_Problem details_.
Beginning at the line with "Табличка на входе" in the records below, return each line up to and including the last, exactly as it stands, but not the pictures.

(Data extracted from a collection)
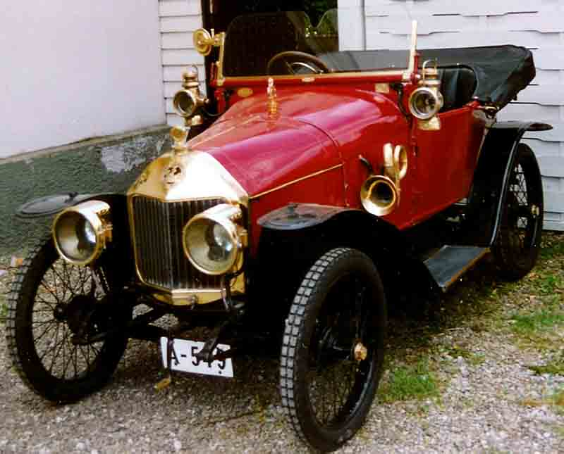 Le Zebre Model C Torpedo 1913
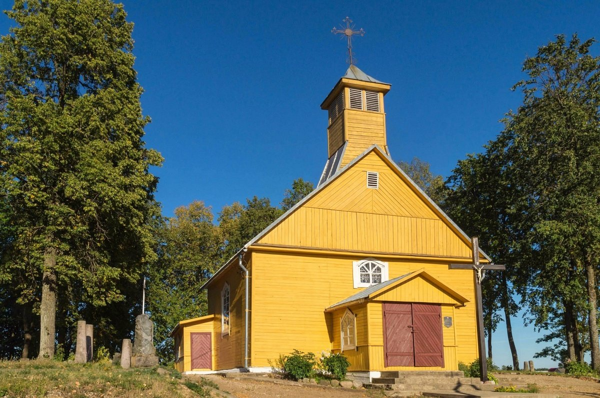 Пліса. Драўляны касцёл
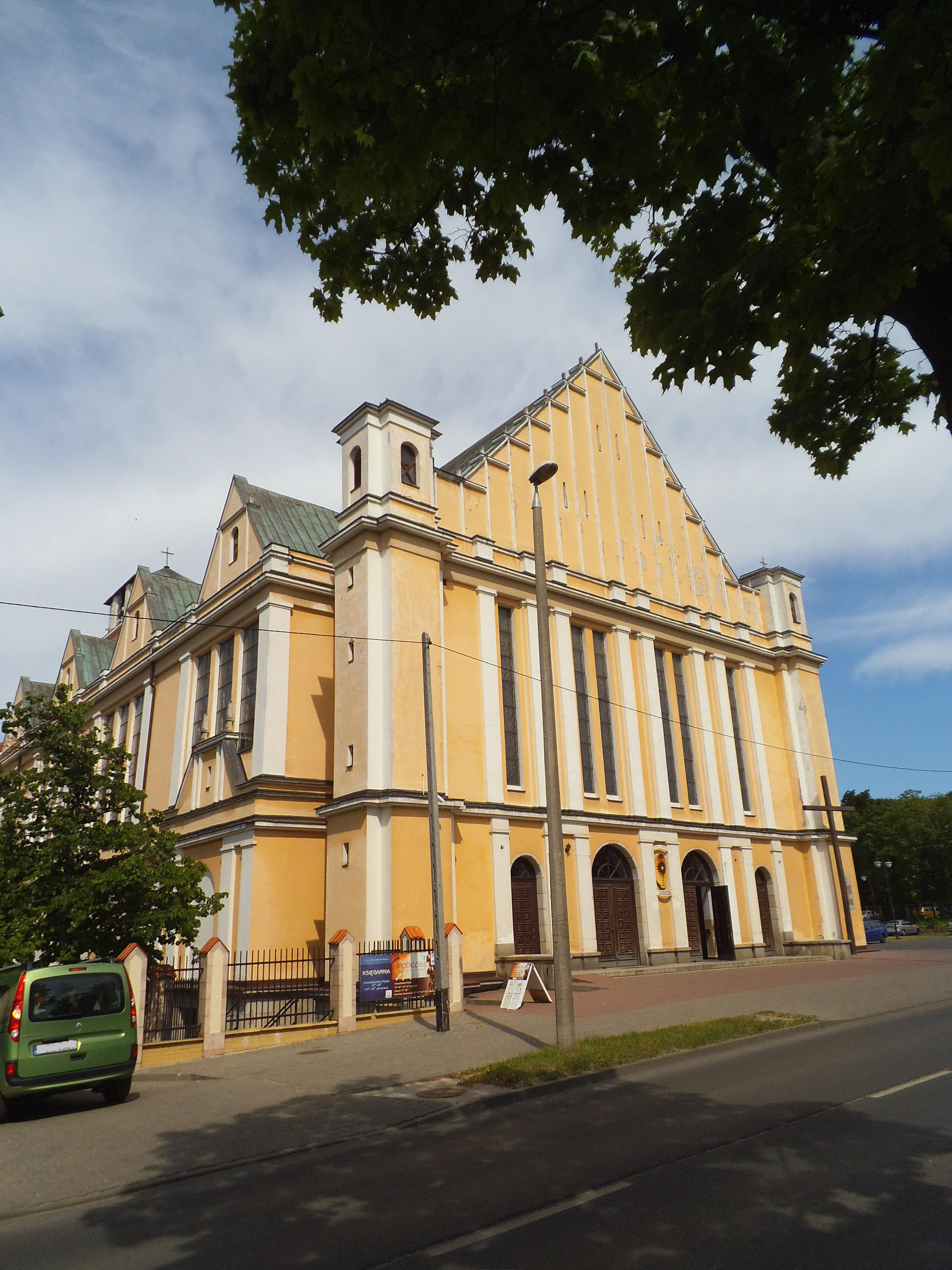 Kościół św. Józefa w Toruniu
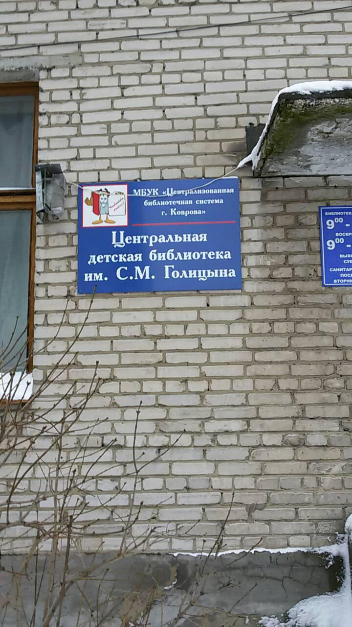 Табличка на входе в детскую библиотеку имени С. М. Голицына в Коврове
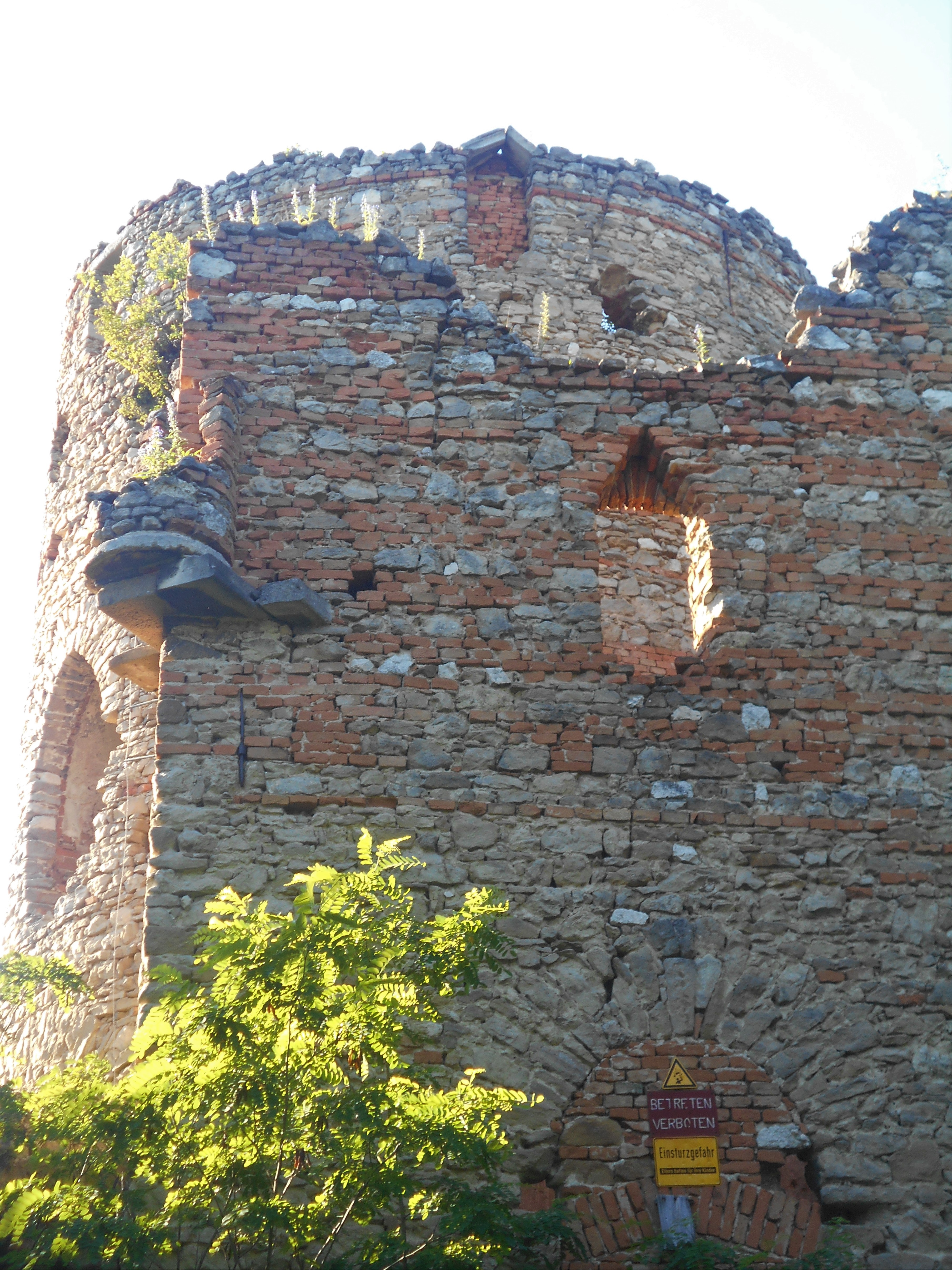 Hauptobjekt der künstlichen Ruine Hanselburg Diese Datei wurde im Rahmen von WikiDaheim 2020 in Österreich erstellt und hochgeladen.Sie wurde dem Themenbereich Kunst im öffentlichen Raum (Public art) zugeordnet.

_Response_.
 Табличка на входе в детскую библиотеку имени С. М. Голицына в Коврове
 Hauptobjekt der künstlichen Ruine Hanselburg Diese Datei wurde im Rahmen von WikiDaheim 2020 in Österreich erstellt und hochgeladen.Sie wurde dem Themenbereich Kunst im öffentlichen Raum (Public art) zugeordnet.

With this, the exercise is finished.